Ghicha silk is obtained mostly from pierced, cut, flimsy, insect damaged and double cocoons. The cooking process for the production of gicha yarn is the same as for the reeled yarn produced from good cocoons. Cooked tassar cocoons which are unreelable owing to opening of the peduncle end or a hard shell are also used to produce the hand-drawn coarse yarn called ‘ghicha’. Here a bunch of thread is pulled out by hand from one or two cocoons at a time and reeled on an earthen pot. This gives a coarse variety of untwisted thread of 4s to 6s. Finer ghicha as high as 30s can also be spun. Ghicha yarn is used as weft for the production of various union fabrics in combination with reeled silk or Katia or even with cotton. Ghicha or Khewa are the names given to yarns that are not dyed when Tussar silk is reeled.

GichaSaree is a versatile saree that suits every occasion. Popular for its texture and weaving patterns, the way it is weaved and combined with other textures decides the mood of the occasion. For example, Ghicha sarees in pleasing colors with golden booties and double printed borders with an elegant pallu make for gracious and presentable wear for traditional occasions. Designer ghicha silk sarees with embroidery booties and designer patola or gota borders look spectacular and can be worn on festivals, family get-togethers and parties. Simple Ghicha sarees with simple stripes and booties look sober and make for great work wear. Fancy prints of block, batik and gold prints on gicha saris look beautiful.  While Gicha silk saree embellished with zari patchwork and zari border has been around for long and makes for a stylish wear for special occasions, the latest fashion in ghicha sarees is multi-thread embroidery, kundans and sequins work.
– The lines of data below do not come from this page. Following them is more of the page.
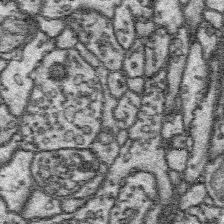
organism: Platynereis dumerilii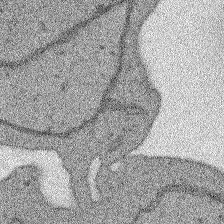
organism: Human
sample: HeLa cells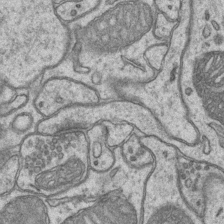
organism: Mouse
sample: CA1 Hippocampus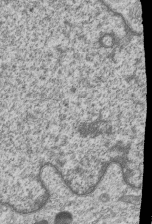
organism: Human
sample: MDA-MB-231 cells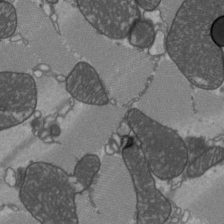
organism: C57BL Mouse
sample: Heart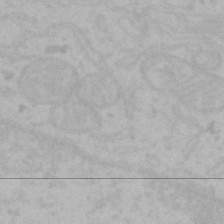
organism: Mouse
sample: Choroid plexus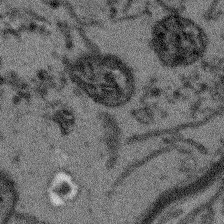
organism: Arabidopsis thaliana
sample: Root tip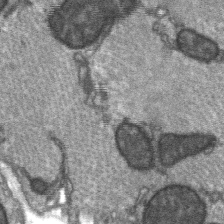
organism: C57BL Mouse
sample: Soleus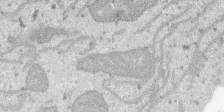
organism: Human
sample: Lung epithelial cells infected with SARS-CoV-2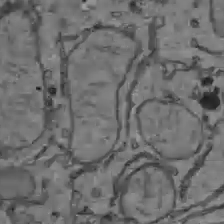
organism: C57BL Mouse
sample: Liver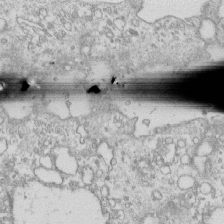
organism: Mouse
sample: Macrophages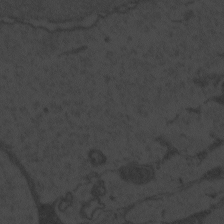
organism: Zebrafish
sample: Macrophage infected with Toxoplasma gondii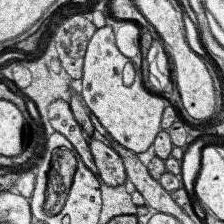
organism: Human
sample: Temporal Lobe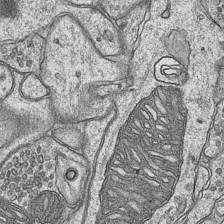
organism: Mouse
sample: CA1 Hippocampus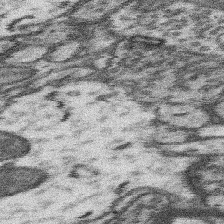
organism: Mouse
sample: Somatosensory cortex neuropil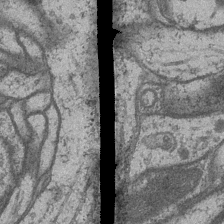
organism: Drosophila
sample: Optic medulla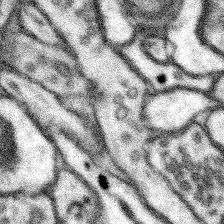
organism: Mouse
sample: Somatosensory cortex neuropil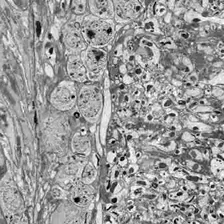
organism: Drosophila
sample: Optic lobe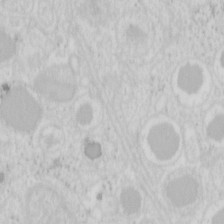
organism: Mouse
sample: Pancreas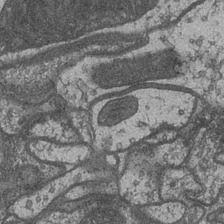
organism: Drosophila
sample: Optic medulla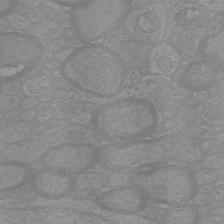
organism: Mouse
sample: Cortical neurons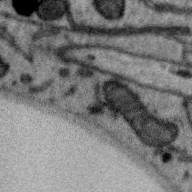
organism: Zebra finch
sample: Brain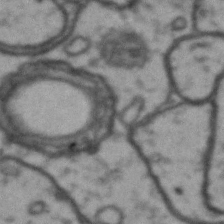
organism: Drosophila
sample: Brain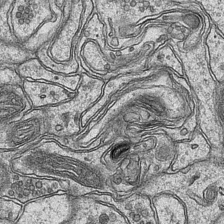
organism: Mouse
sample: CA1 Hippocampus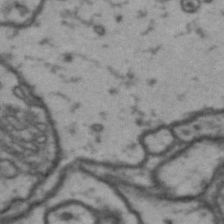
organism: Drosophila
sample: Brain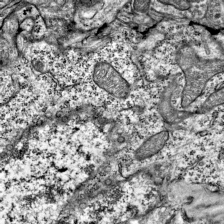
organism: Mouse
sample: Visual Cortex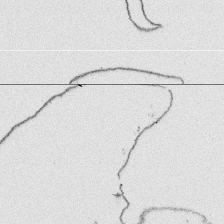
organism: Platynereis dumerilii
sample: Parapodia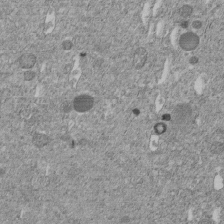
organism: C. elegans
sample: C. elegans embryo early stage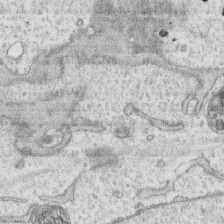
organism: Human
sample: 1205lu cells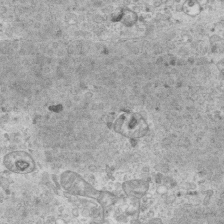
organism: Mouse
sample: Centriole in ependymal cells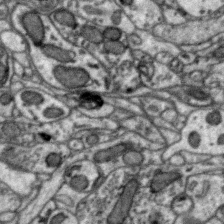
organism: Zebra finch
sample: Brain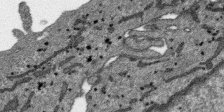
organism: Human
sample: Lung epithelial cells, uninfected (mock) control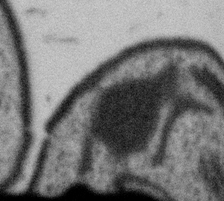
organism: Gemmata obscuriglobus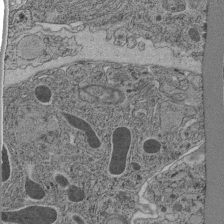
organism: C. elegans
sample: C. elegans pharynx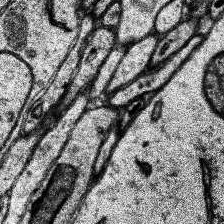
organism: Human
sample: Temporal Lobe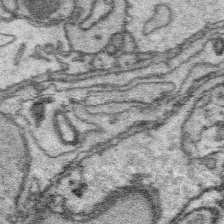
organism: Platynereis dumerilii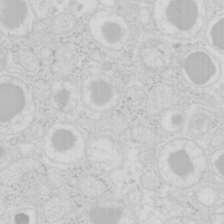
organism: Mouse
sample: Pancreas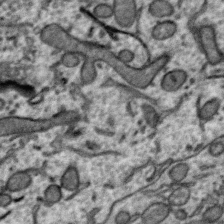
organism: Zebra finch
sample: Brain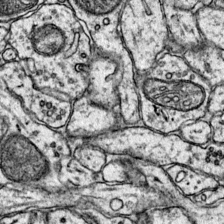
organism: Mouse
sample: Primary visual cortex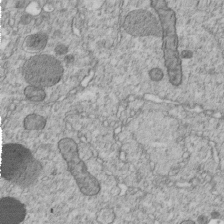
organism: C. elegans
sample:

Along with its use in making lustrous sarees, Ghicha silk is also used in home decor like cushion covers, pillow covers, bed sheets, curtains, throws, duvet covers, bedspreads and blanket covers.Ghicha silk fabrics are greatly made use of in apparel sector too. Well known for its purity and linear weaving texture, Ghicha silk fabrics are accessible in quite a few colors and patterns as per demand. They are pre- dyed with specially chosen colors to achieve long-lasting beauty.